● **Data for review**
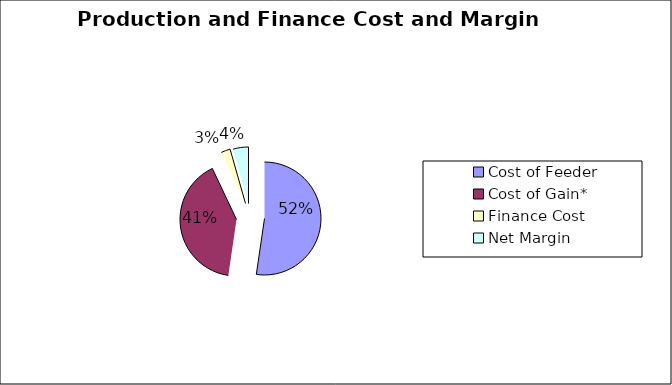
| Category | $/Head |
|---|---|
| Cost of Feeder | 837.004 |
| Cost of Gain*  | 650.368 |
| Finance Cost | 42.222 |
| Net Margin | 70.467 |

● **What the task asks**
Go through the entries above and count the lines containing the string "Cost". Give only that number.

● **Result of the task**
3